1. Weigering, wijziging of intrekking van een vergunning, alsmede toepassing van de artikelen 2, tweede lid, en 6 kan slechts geschieden ter bescherming van waterstaatswerken en ter verzekering van het doelmatig en veilig gebruik van die werken.

2. De in het eerste lid bedoelde besluiten kunnen mede strekken ter bescherming van aan de waterstaatswerken verbonden belangen van andere dan waterstaatkundige aard, doch enkel voor zover daarin niet is voorzien door bij of krachtens een andere wet gestelde bepalingen.

Artikel 4

Van de aanvrager kunnen, volgens bij algemene maatregel van bestuur te stellen regels, rechten worden geheven voor het in behandeling nemen van aanvragen tot verlening of wijziging van een vergunning.

Artikel 5

1. Met het toezicht op de naleving van het bepaalde bij of krachtens deze wet zijn belast de bij besluit van Onze Minister van Verkeer en Waterstaat aangewezen ambtenaren.
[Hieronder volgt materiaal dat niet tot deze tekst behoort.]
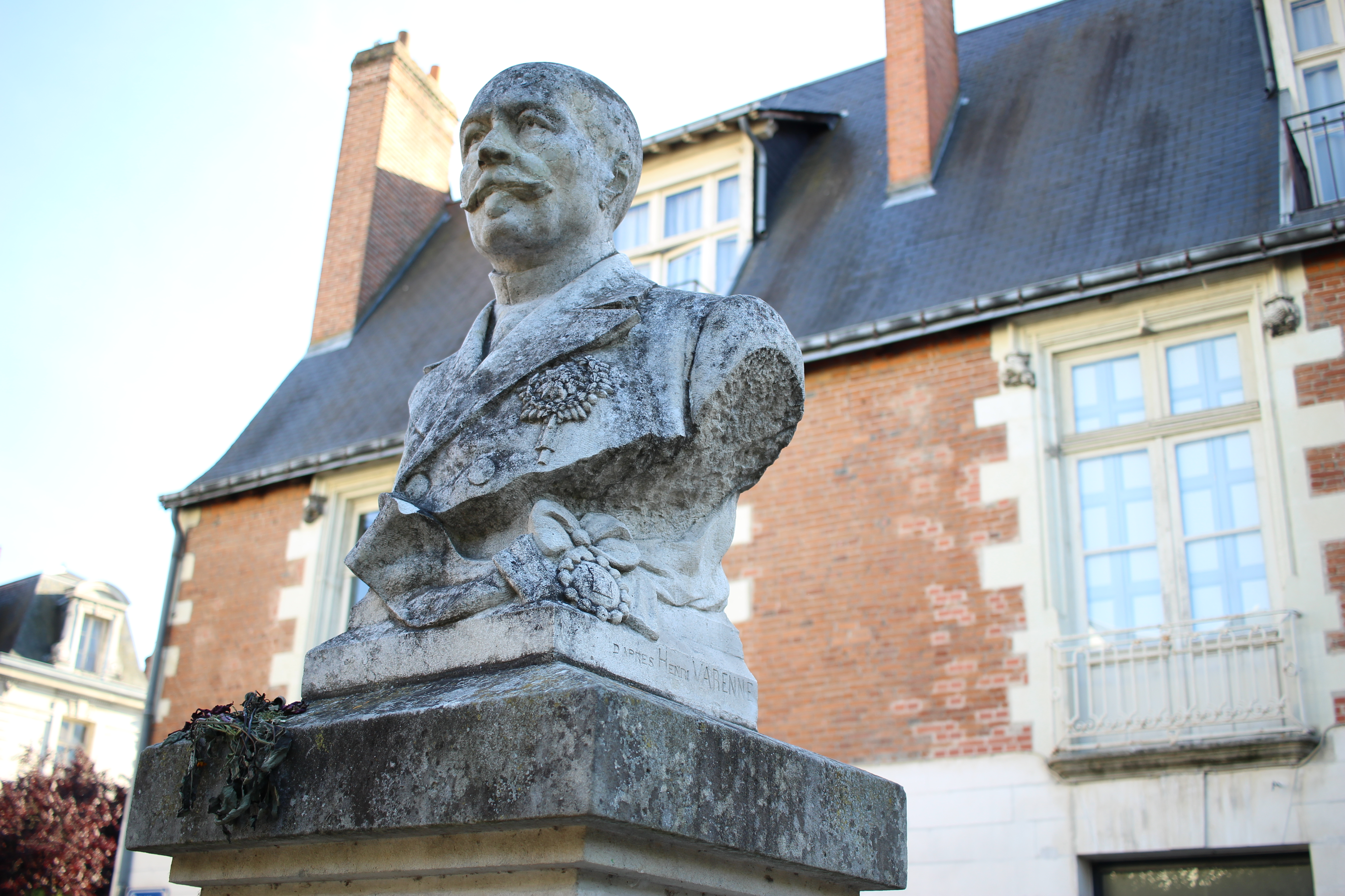 Sculpure d'Antoine-Dieudonné Belle, Ancien maire de Tours par Henri Varenne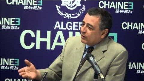 Abdeslam Bouchouareb Ministre de l’Industrie et des Mines, le 30 juillet 2015 à la Radio Algérienne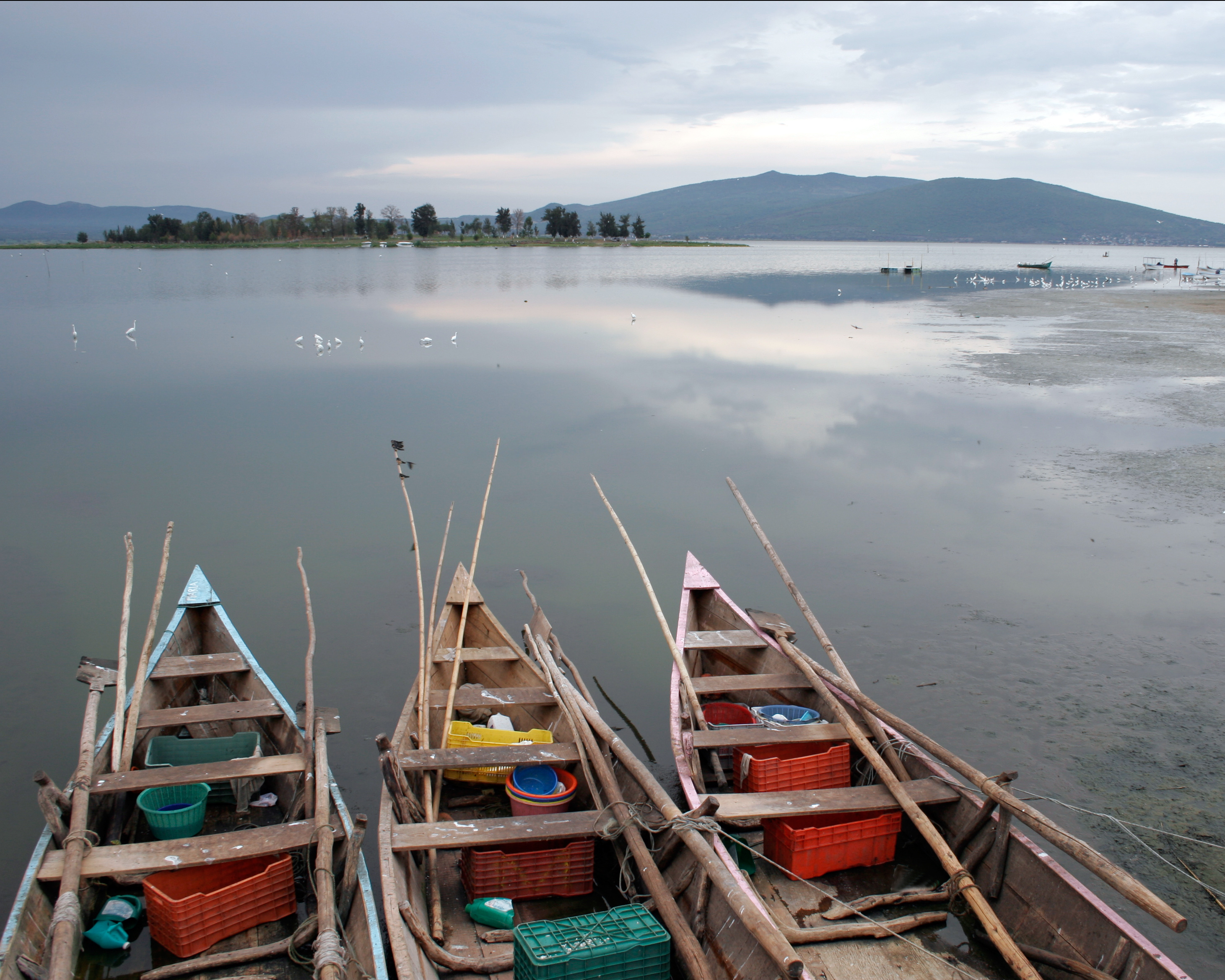 Fishing boats at , Guanajuato, Mexico - Lanchas de Pescar en el Lago de Yuriria, Guanajuato, México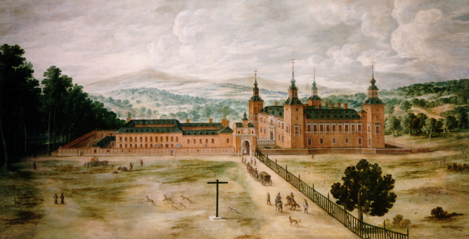 Vista del Palacio Real de El Pardo (ca. 1630) de Jusepe Leonardo. Madrid, Patrimonio Nacional.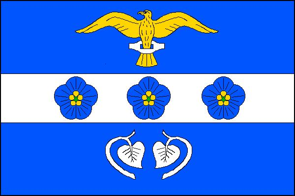 Vlajka obce Jestřebí (okres Náchod)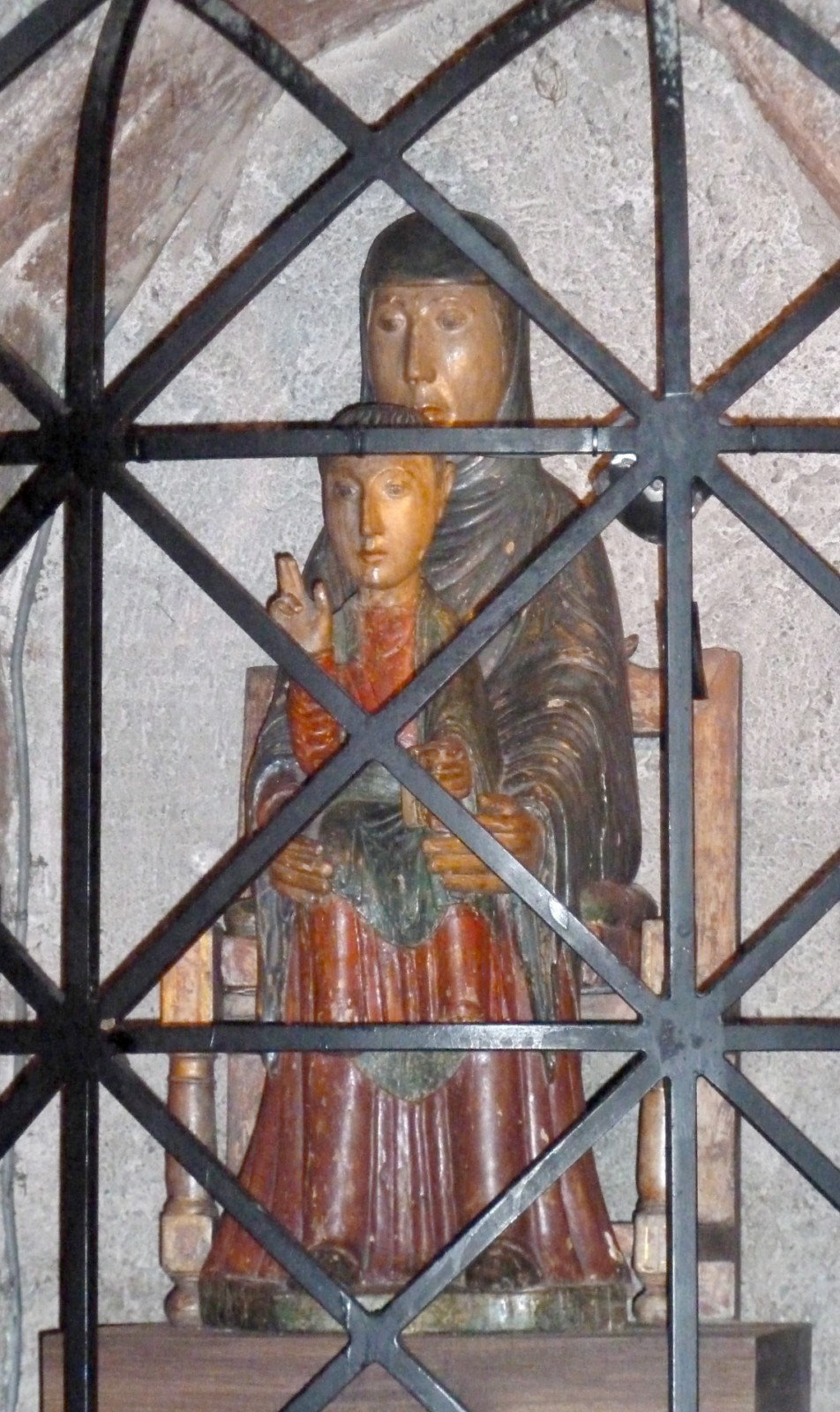 Vierge en majesté de type roman, bois polychrome, Massiac, Cantal, France

2. Met de opsporing van de bij artikel 11 strafbaar gestelde feiten zijn, onverminderd artikel 141 van het Wetboek van Strafvordering, belast de ambtenaren, aangewezen bij besluit van Onze Ministers van Verkeer en Waterstaat en van Justitie. Deze ambtenaren zijn tevens belast met de opsporing van de feiten, strafbaar gesteld in de artikelen 179 tot en met 182 en 184 van het Wetboek van Strafrecht, voor zover deze feiten betrekking hebben op een bevel, vordering of handeling, gedaan of ondernomen door henzelf.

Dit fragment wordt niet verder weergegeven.